Tissue expander pain can be controlled by prescription medications and other strategies. Your doctor may recommend:

  • NSAIDs: Taking a non-steroidal anti-inflammatory drug (NSAID) such as Advil (ibuprofen), Tylenol (acetamenophen), and Aleve (naproxen sodium) at least 30 minutes before each fill and again a few hours afterward may head off pain. One study found that some women undergoing tissue expansion achieved sufficient pain relief from such over-the-counter NSAIDs. In some cases, your doctor may instead recommend a stronger, prescription version.
  • Muscle relaxants or opioids: These medications should be used sparingly and only to ease the worst pain directly after a fill.
  • A lidocaine skin patch: This may be used to reduce moderate tissue expander pain. Lidocaine patches are now available over the counter, though it's a good idea to talk to your doctor before using them. Some people may develop skin irritation with lidocaine patches that could increase the risk of infection, especially for those going through radiation therapy. If you go this route, make sure to read the package directions carefully and do not leave the patch in place longer than the recommended duration.
  • Expander adjustments: If you are feeling too uncomfortable, your doctor can remove some of the saline solution so that your muscles don't stretch too fast. You may also ask for smaller fills going forward. (Larger fills can increase the risk of skin breakdown and possibly infection, especially if you are having radiation.)
  • Local anesthetics, blocks, and Botox: Studies have shown that in cases of severe pain, local IV anesthetics, nerve blocks, and Botox (botulinum toxin A) injections can relieve pain. These are meant to be used right after a fill for a short period of time.

When to Call Your Doctor

Pain and other symptoms can be caused by infection rather than muscular pain from expanders. Call your doctor right away if you have a fever, or redness, warmth, or swelling in the breast area.

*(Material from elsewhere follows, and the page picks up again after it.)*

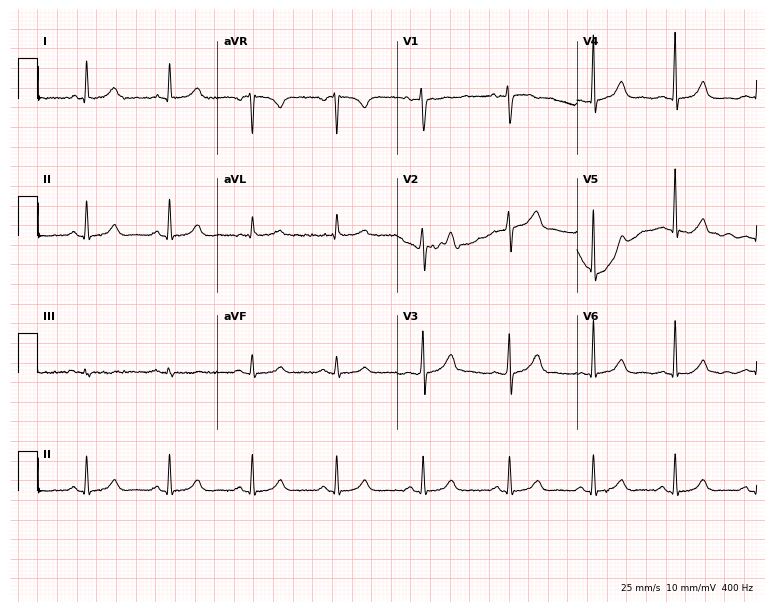
Standard 12-lead ECG recorded from a 33-year-old female. None of these six findings is recorded: first-degree AV block, right bundle branch block, left bundle branch block, sinus bradycardia, atrial fibrillation, sinus tachycardia. Only these six findings were labelled.

Whatever method you use for pain relief, it's important to take care of your skin. The skin above your expander is at risk for breakdown (necrosis) and, as noted, infection.

If your tissue expanders are very uncomfortable, see your doctor to make sure that your pain isn't due to an underlying infection, especially if you are also receiving radiation therapy.

A Word From Verywell

Pain from tissue expanders used in breast reconstruction is very common, but thankfully, temporary. Permanent implants are more flexible and easier to tolerate than tissue expanders. Most women report having far less pain once the implants are in place.